For absolutely ages, nothing does go wrong. Christian Bale is perfectly convincing as a rancher at the end of his tether. As always with Christian, you worry a little about him. His character has only one leg. Did Christian take out the hacksaw, or just content himself with saying, "Hell, just this once I'll try acting."? Russell Crowe, appearing in the role of Russell Crowe, is as compulsive as ever. I'm not always sure if Russell is acting, and I'm pretty confident I'd rather not be stuck in a lift with him, but he's got star quality in insane quantities. If you're looking for someone to play a very violent and oddly charming man, you can pretty much stop looking round about the time he picks up the phone and says he's not busy. So there's Russell, playing Ben Wade, a very bad man. And Christian Bale playing Dan Evans, a very tense rancher. it's a western, so they have these conveniently short and easy to remember names. Just in case they get bothered with the whole name thing, they also have contrasting hats. And through a series of chances and coincidences which are honestly a lot less implausible that almost anything which happened in Gladiator, Dan decides his best shot at saving his farm is to take $200 to help escort Ben to the 3:10 to Yuma.
I have to admit that I had a bit of a problem round about this point. The Southern Pacific railroad is presented as a kind of overarching villain of the piece. Ben Wade has been whiling away the time robbing them of hundreds of thousands of dollars (not to mention, as he points out himself, all the lives he took in the process) and the SP are accordingly peeved. So they want to take him to Yuma prison, where he will be hanged. (Giving the SP the full benefit of the doubt, I'm going to assume that the prison has a judge hanging around so that they can have a trial of sorts). So far, so slightly better than gunning him down like a dog in the street. But wonderfully, although SP is still hammering together its railway network, it's somehow had the resources to have a regular service to Yuma prison, the 3:10 no less. Daily train service to a jail? Where's the money in that?

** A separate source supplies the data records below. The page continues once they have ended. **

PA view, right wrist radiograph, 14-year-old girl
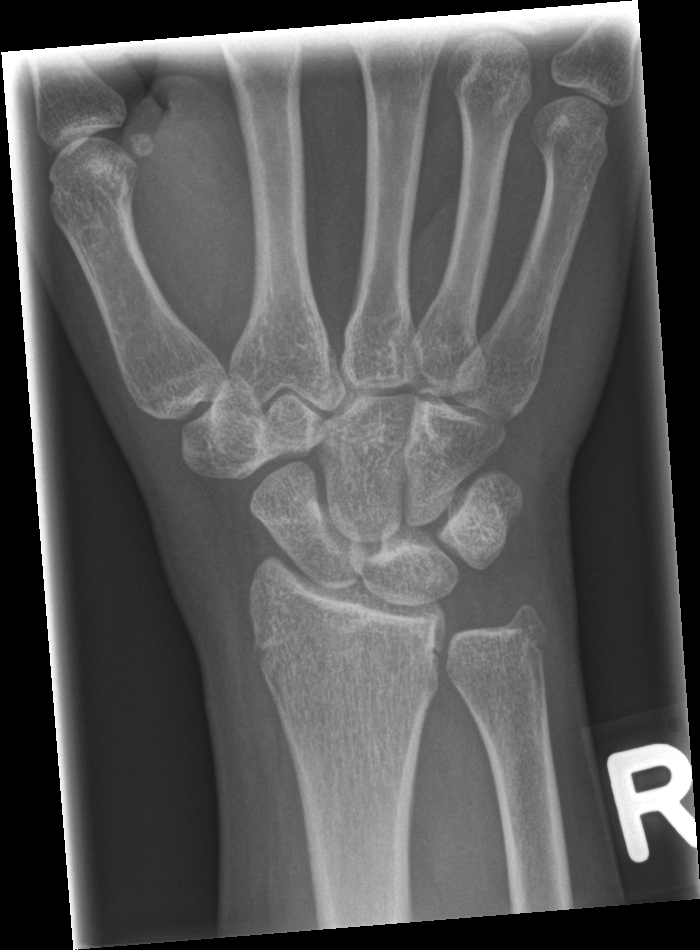 Fx: none labeled
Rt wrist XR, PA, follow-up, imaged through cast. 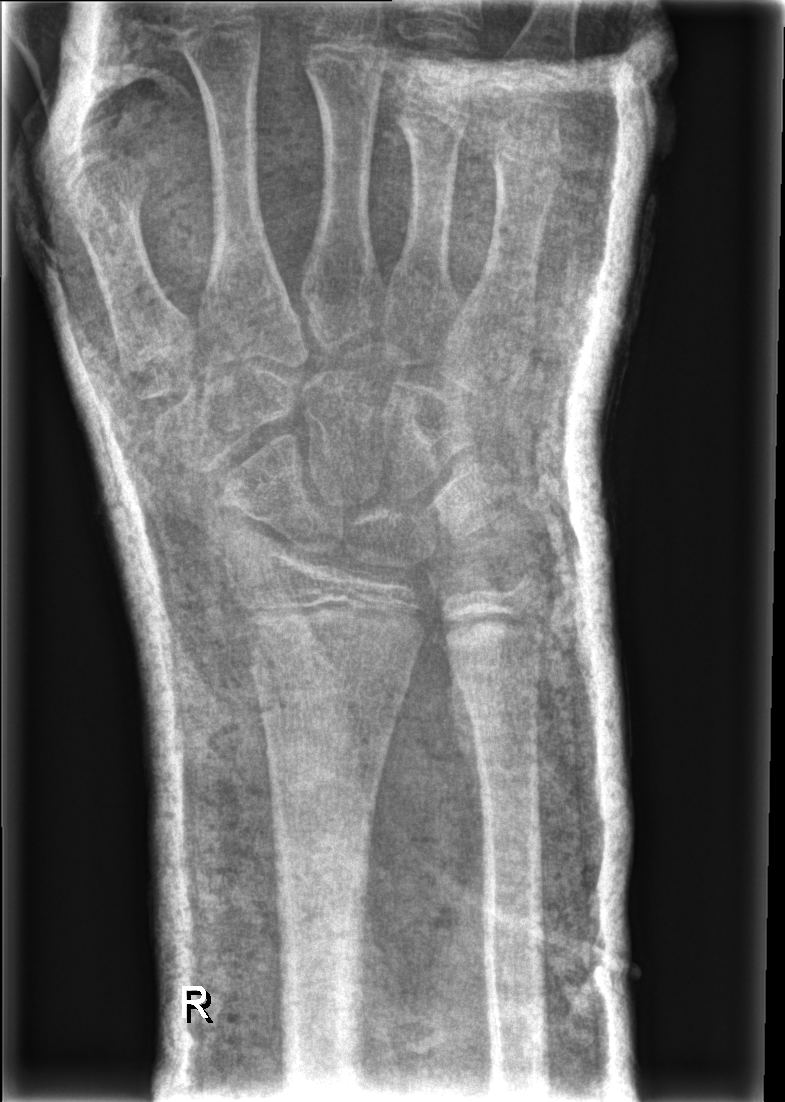 Pixel coordinates, top-left origin, xyxy.
Fracture classified AO/OTA 23r-M/2.1.
Fx identified at <246,648>-<414,709>.
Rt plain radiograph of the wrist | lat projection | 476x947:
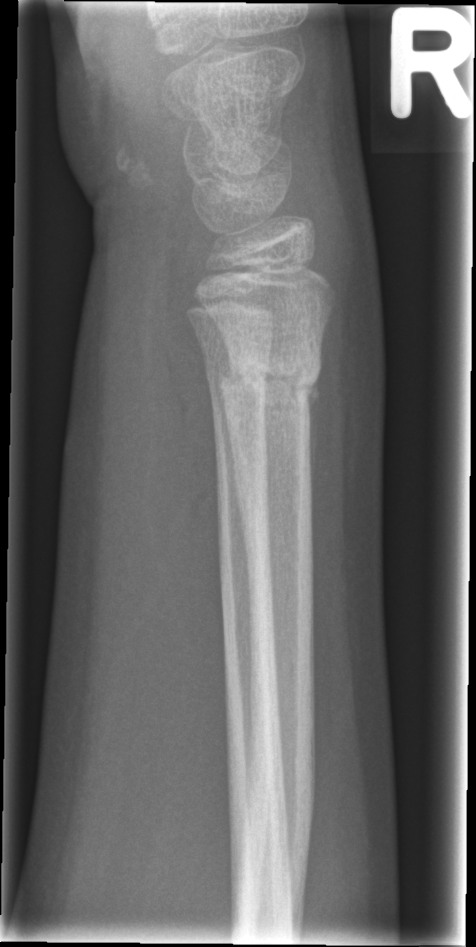
Findings: (bounding boxes in image-pixel xyxy) Fx — bbox(216, 348, 325, 410). Periosteal thickening — bbox(307, 371, 321, 501). Reduced bone mineral density.
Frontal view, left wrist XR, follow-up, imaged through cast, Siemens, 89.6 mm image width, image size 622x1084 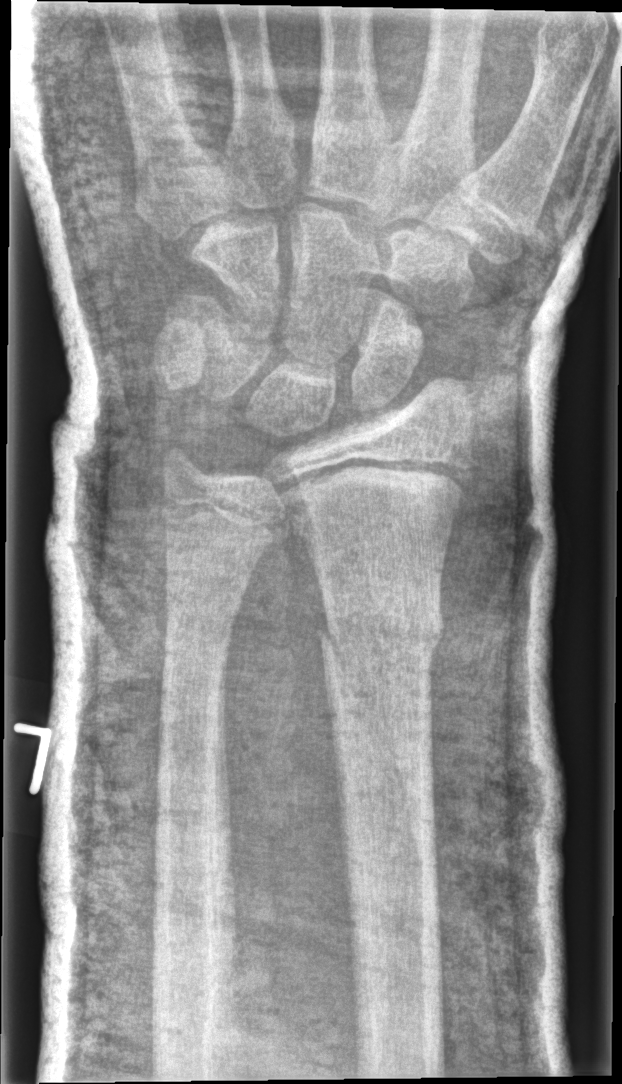
  ao: 23-M/3.1
  fracture: (310, 606, 447, 662)
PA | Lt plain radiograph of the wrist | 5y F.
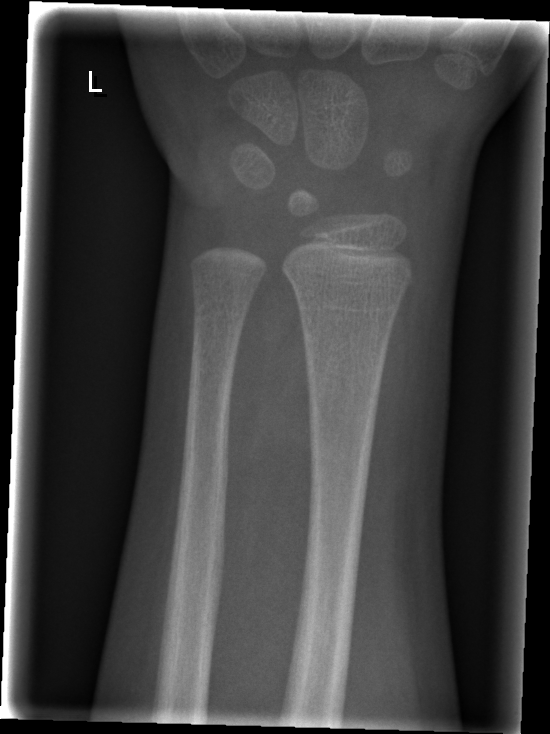
Findings: No fracture annotation.
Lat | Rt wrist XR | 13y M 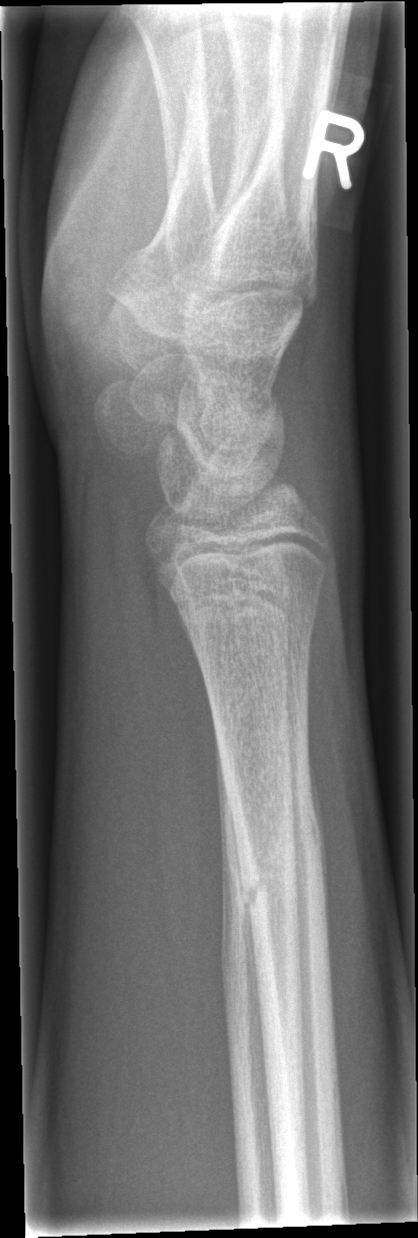

Q: AO code?
A: AO code 22r-D/4.1; 23u-E/7
Q: Locate any fractures.
A: Bone fracture identified at 233 811 333 924
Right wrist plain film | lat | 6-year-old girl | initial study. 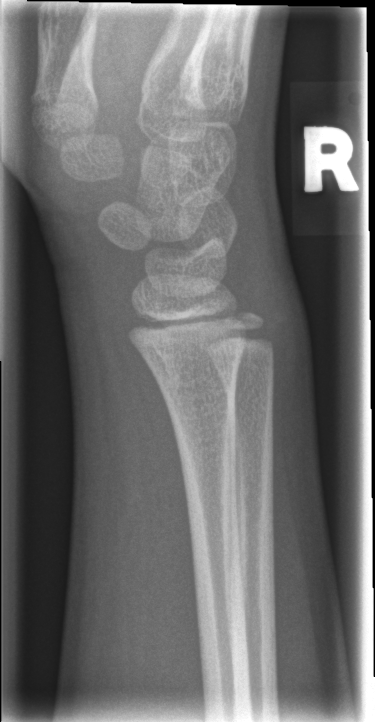

Bone fracture: none labeled
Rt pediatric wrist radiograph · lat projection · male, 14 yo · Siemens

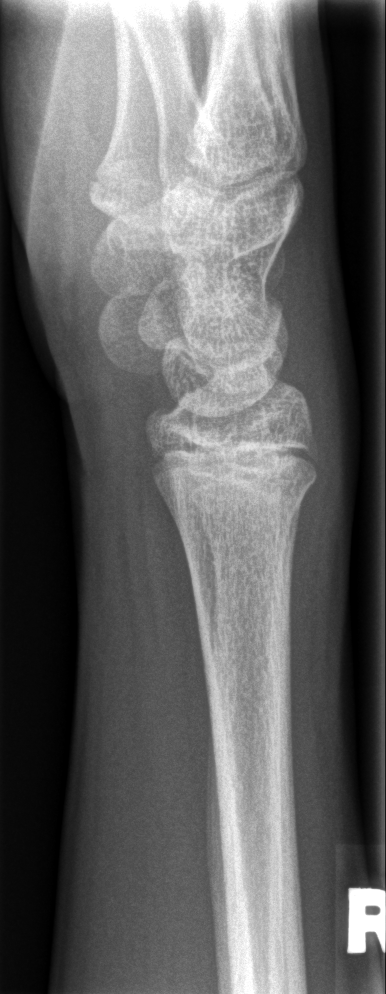 Fracture: (157, 462, 320, 527).
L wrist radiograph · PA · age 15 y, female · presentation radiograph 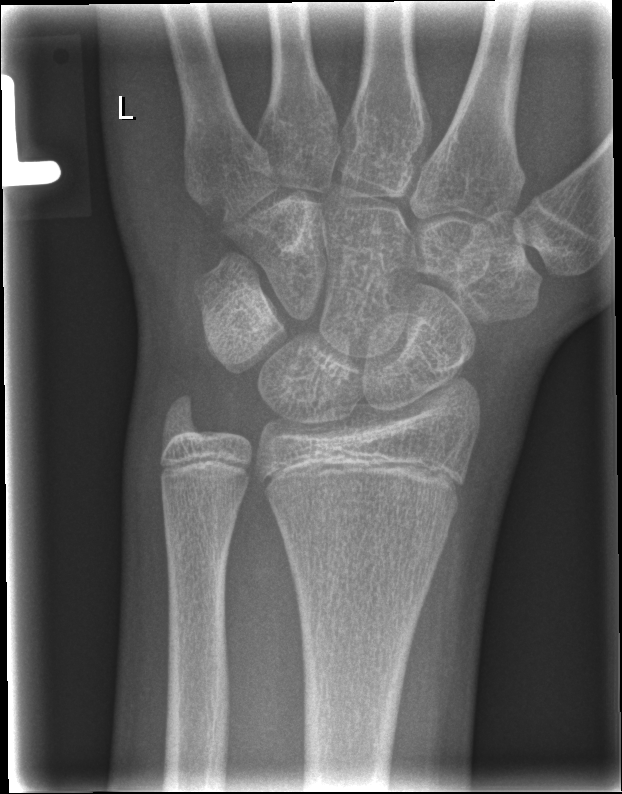

Fracture: none labeled.
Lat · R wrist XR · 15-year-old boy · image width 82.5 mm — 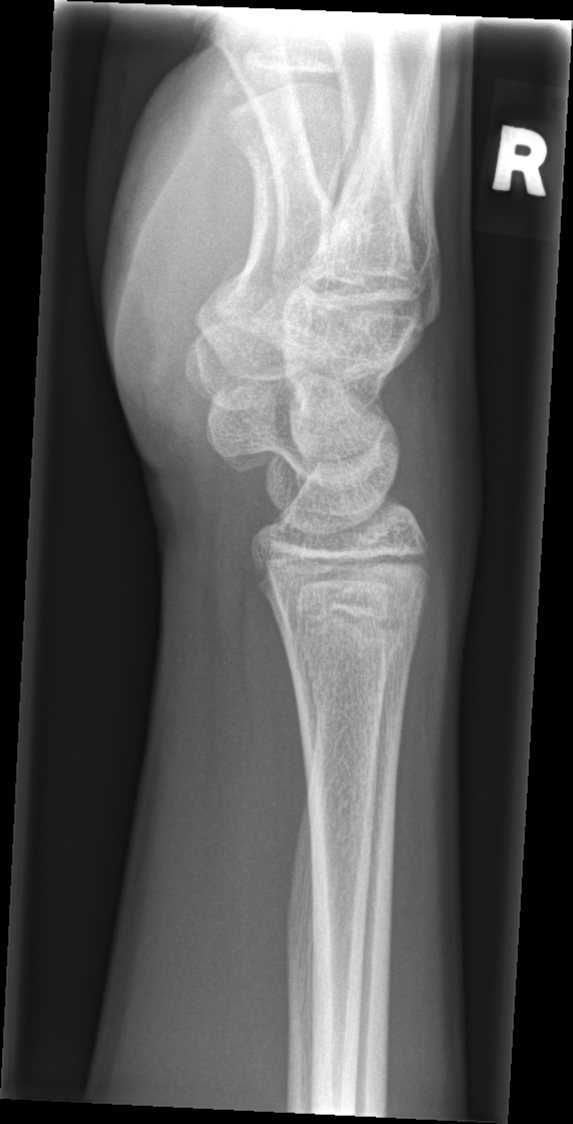
No Fx annotated.
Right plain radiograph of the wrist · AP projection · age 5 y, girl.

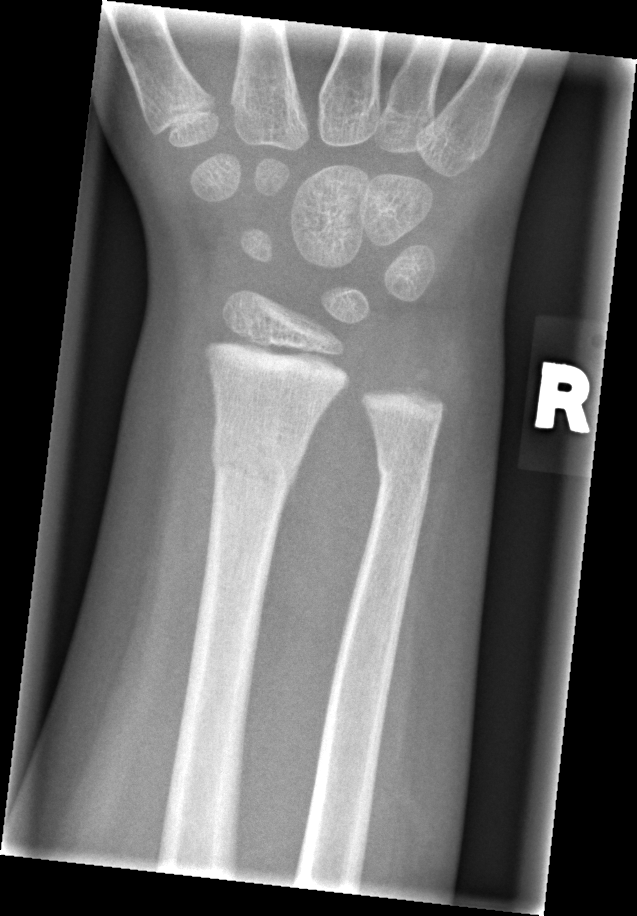

FINDINGS — AO code 23r-M/3.1; 23u-M/2.1. Fracture: [205, 428, 306, 503] [373, 447, 437, 499].
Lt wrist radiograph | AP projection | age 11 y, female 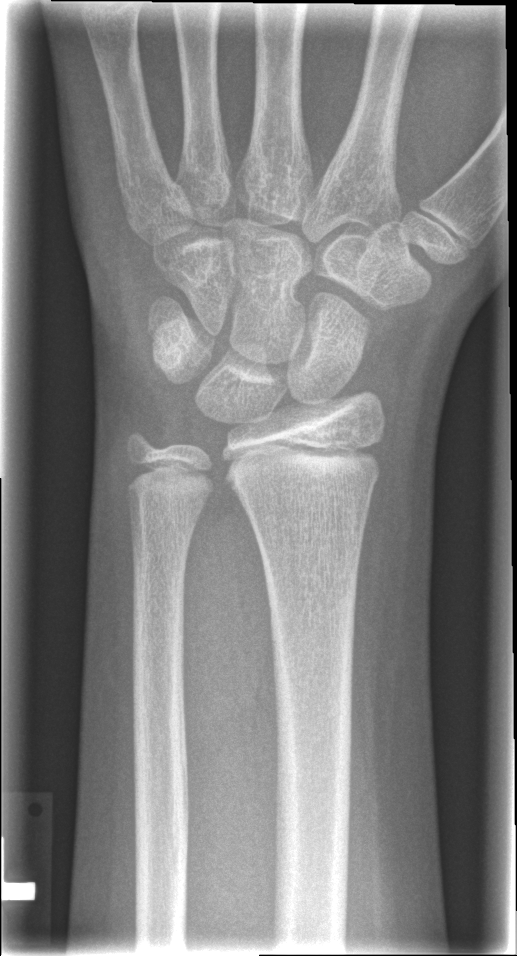 Bone fracture = none labeled
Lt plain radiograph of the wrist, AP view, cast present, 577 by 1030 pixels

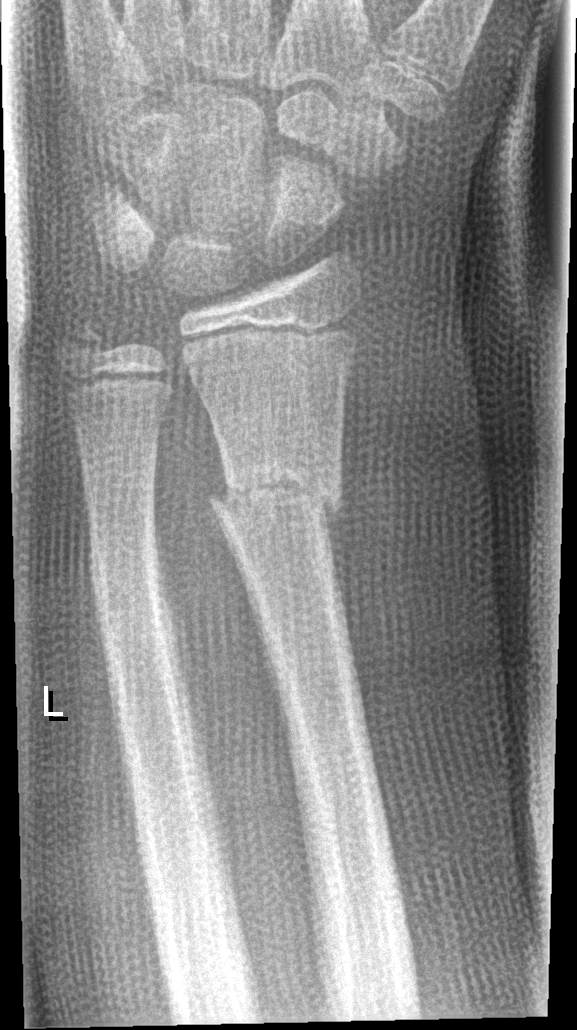 Q: Any fracture seen?
A: Three Fx at (left=206, top=456, right=347, bottom=531) (left=87, top=549, right=170, bottom=636) (left=57, top=317, right=117, bottom=368)
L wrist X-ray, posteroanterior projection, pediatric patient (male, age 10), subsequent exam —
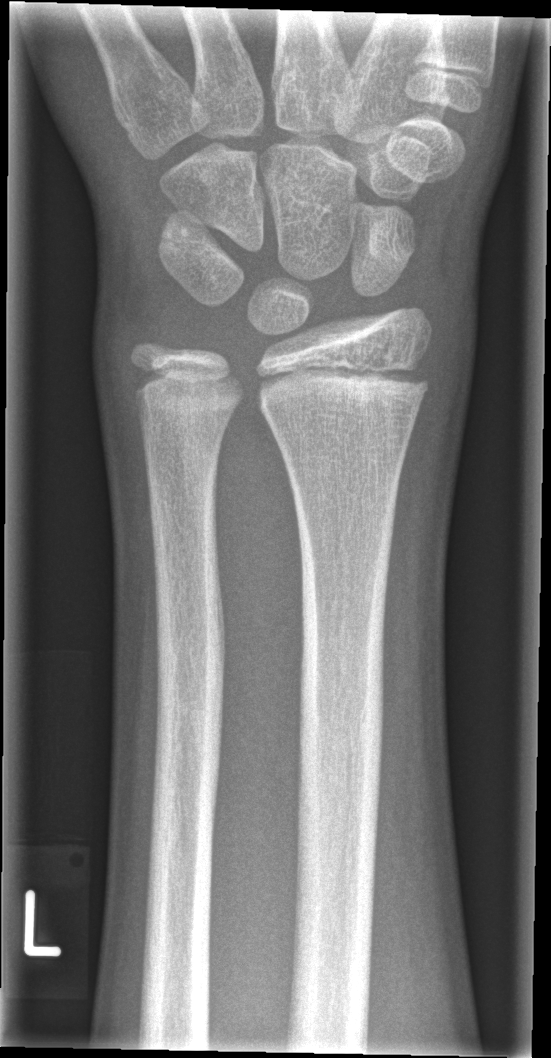

AO classification: 23r-E/2.1
bone fracture: [x1=256, y1=355, x2=439, y2=431]

Back in the manly world of people with short names (honestly, the less we're supposed to identify with the characters, the longer their names get), the posse get underway. And from the outset they're pursued by Wade's gang. Wade's gang are presented to us as some sort of ne plus ultra of outlawry, but it's hard to get away from the notion that they're just plain stupid. We first meet them when they hold up a payroll stagecoach. Four of the gang get shot dead in the course of the holdup, which is more like a running battle with an early and badly thought out tank, and then Wade shoots one of his own men when he's dumb enough to get taken hostage by one of the stagecoach guards. Leaving Wade and seven sidekicks out of the gang. If I'd been one of the survivors of that particular piece of free enterprise, I'd have been thinking about a career change. A one-third chance of getting killed, and no apparent promotion track? Got to be easier ways to make money, even in the old west. And their supposed criminal mastermind leader, despite knowing the ground and having been told how the stage is armed has so little in the line of a plan for the hold up that he's forced to improvise his way out by triggering a cattle stampede in front of the stage - using Dan's cattle, of course.
I think most halfway sensible bad men, on hearing that this genius had fallen into the hands of John Law while slaking his manly lusts on a bar-girl, would have shrugged, fallen to squabbling over who was now in charge and never given their erstwhile leader another thought. These clowns, egged on by the second in command, Charlie Prince, set out on a crusade to kill everyone in the Old West until they get their boss back. I just don't get it. Hell, if they wanted violent, stupid, manly leadership, Charlie's way better at it than Ben ever was. Charlie's an idiot's idiot. His principal motivation seems to be unfocused hatred for everything he comes across, all of which he shoots. If it weren't for the age of the source material, I'd swear he was based on the sinister bald guy in Diva, who hates everything and shoots as much of it as he can hit.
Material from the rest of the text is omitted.